— Вот что, молодой мой друг, — начал он, серьезно смотря на меня, — нам с вами эдак продолжать нельзя, а потому лучше уговоримся.
Я, видите ли, намерен был вам кое-что высказать, ну, а вы уж должны быть так любезны, чтобы согласиться выслушать, что бы я ни сказал.
Я желаю говорить, как хочу и как мне нравится, да по-настоящему так и надо.
Ну, так как же, молодой мой друг, будете вы терпеливы?
Я скрепился и смолчал, несмотря на то, что он смотрел на меня с такою едкою насмешкою, как будто сам вызывал меня на самый резкий протест.
Но он понял, что я уже согласился не уходить, и продолжал:
— Не сердитесь на меня, друг мой.
Вы ведь на что рассердились?
На одну наружность, не правда ли?
Ведь вы от меня, в самой сущности дела, ничего другого и не ожидали, как бы я ни говорил с вами: с раздушенною ли вежливостью, или как теперь; следовательно, смысл все-таки был бы тот же, как и теперь.
Вы меня презираете, не правда ли?
Видите ли, сколько во мне этой милой простоты, откровенности, этой bonhomie .
Я вам во всем признаюсь, даже в моих детских капризах.
Да, mon cher , да, побольше bonhomie и с вашей стороны, и мы сладимся, сговоримся совершенно и, наконец, поймем друг друга окончательно.
А на меня не дивитесь: мне до того, наконец, надоели все эти невинности, все эти Алешины пасторали, вся эта шиллеровщина, все эти возвышенности в этой проклятой связи с этой Наташей (впрочем, очень миленькой девочкой), что я, так сказать, поневоле рад случаю над всем этим погримасничать.
Ну, случай и вышел.
К тому же я и хотел перед вами излить мою душу.
Ха, ха, ха!
— Вы меня удивляете, князь, и я вас не узнаю.

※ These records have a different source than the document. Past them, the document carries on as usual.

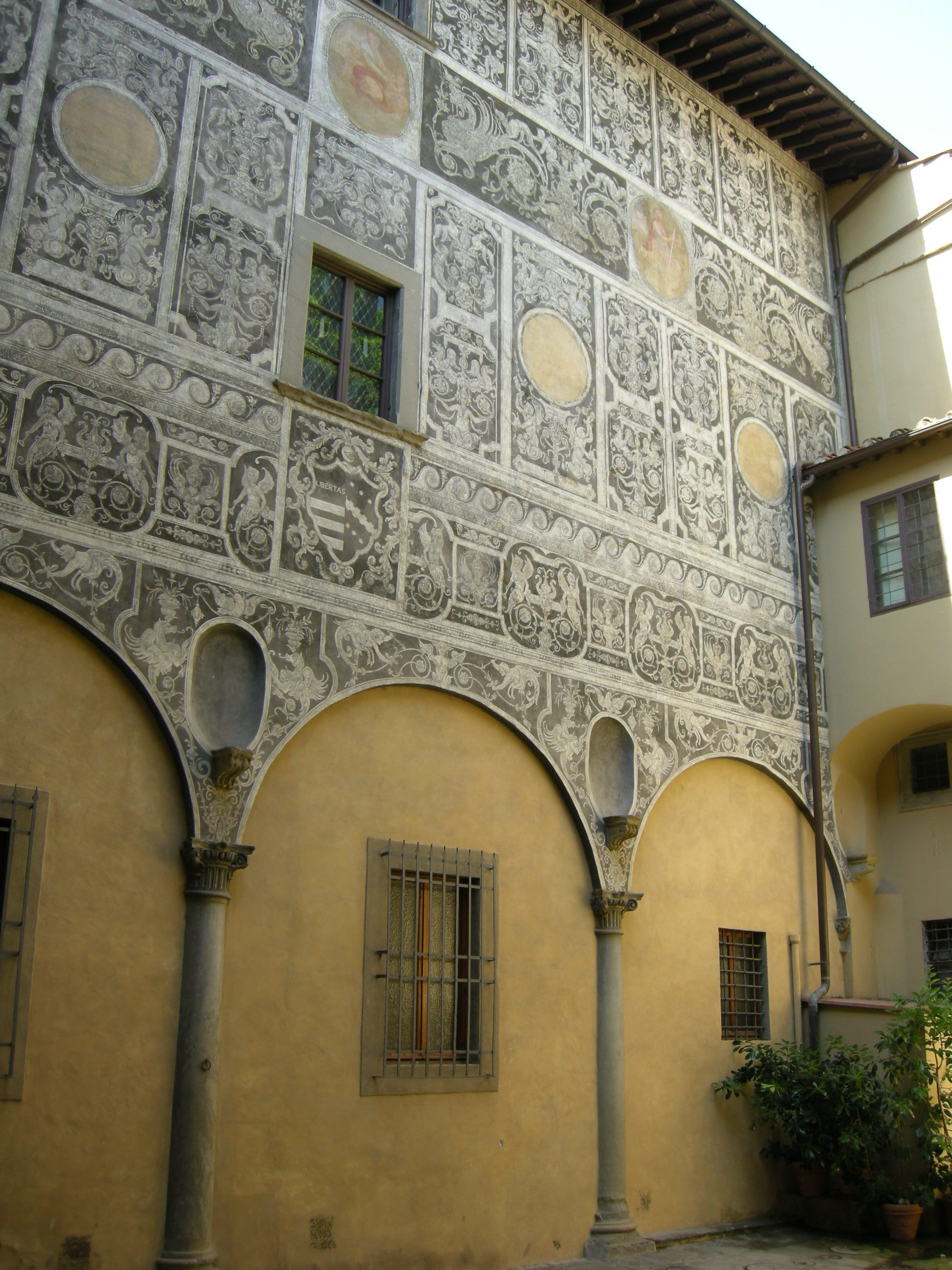 Palazzo de' pepi, cortile, graffiti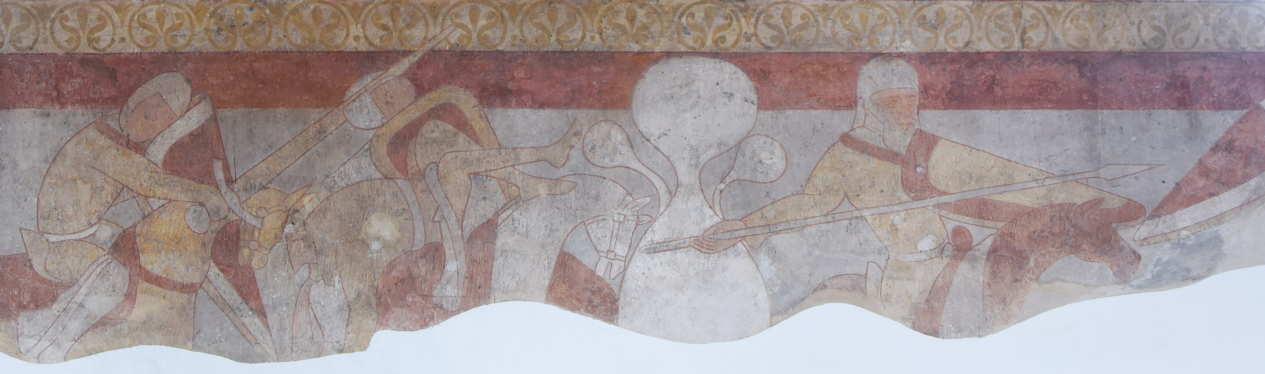 Aal Kirche Reiterkampfszene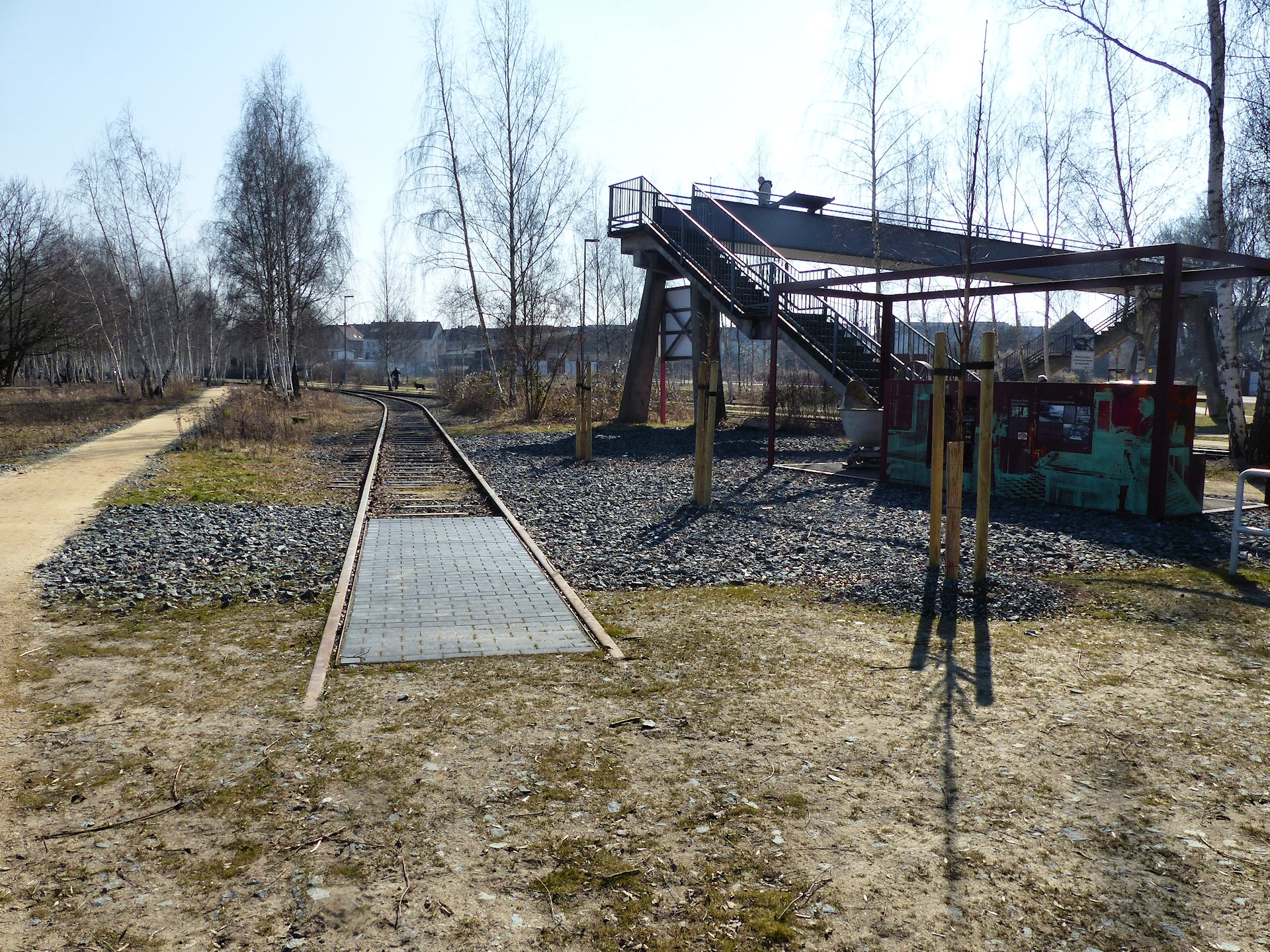 Gelände des Westbahnhofs mit "Sinnloser Brücke", Blickrichtung Süden, März 2016.

Вы впадаете в тон полишинеля; эти неожиданные откровенности…
— Ха, ха, ха, а ведь это верно отчасти!
Премиленькое сравнение! ха, ха, ха!
Я кучу, мой друг, я кучу, я рад и доволен, ну, а вы, мой поэт, должны уж оказать мне всевозможное снисхождение.
Но давайте-ка лучше пить, — решил он, совершенно довольный собою и подливая в бокал.
— Вот что, друг мой, уж один тот глупый вечер, помните, у Наташи, доконал меня окончательно.
Правда, сама она была очень мила, но я вышел оттуда с ужасной злобой и не хочу этого забыть.
Ни забыть, ни скрывать.
Конечно, будет и наше время и даже быстро приближается, но теперь мы это оставим.
А между прочим, я хотел объяснить вам, что у меня именно есть черта в характере, которую вы еще не знали, — это ненависть ко всем этим пошлым, ничего не стоящим наивностям и пасторалям, и одно из самых пикантных для меня наслаждений всегда было прикинуться сначала самому на этот лад, войти в этот тон, обласкать, ободрить какого-нибудь вечно юного Шиллера и потом вдруг сразу огорошить его; вдруг поднять перед ним маску и из восторженного лица сделать ему гримасу, показать ему язык именно в ту минуту, когда он менее всего ожидает этого сюрприза.
Что?
Вы этого не понимаете, вам это кажется гадким, нелепым, неблагородным, может быть, так ли?
— Разумеется, так.
— Вы откровенны.
Ну, да что же делать, если самого меня мучат!
Глупо и я откровенен, но уж таков мой характер.
Впрочем, мне хочется рассказать кой-какие черты из моей жизни.
Вы меня поймете лучше, и это будет очень любопытно.
Да, я действительно, может быть, сегодня похож на полишинеля; а ведь полишинель откровенен, не правда ли?
— Послушайте, князь, теперь поздно, и, право…
— Что?
Боже, какая нетерпимость!
Да и куда спешить? Ну, посидим, поговорим по-дружески, искренно, знаете, эдак за бокалом вина, как добрые приятели.
Вы думаете, я пьян: ничего, это лучше.
Ха, ха, ха!
Право, эти дружеские сходки всегда так долго потом памятны, с таким наслаждением об них вспоминается.
Вы недобрый человек, Иван Петрович.
Сентиментальности в вас нет, чувствительности.
Ну, что вам часик для такого друга, как я?
К тому же ведь это тоже касается к делу… Ну, как этого не понять? А еще литератор; да вы бы должны были случай благословлять.
Ведь вы можете с меня тип писать, ха, ха, ха!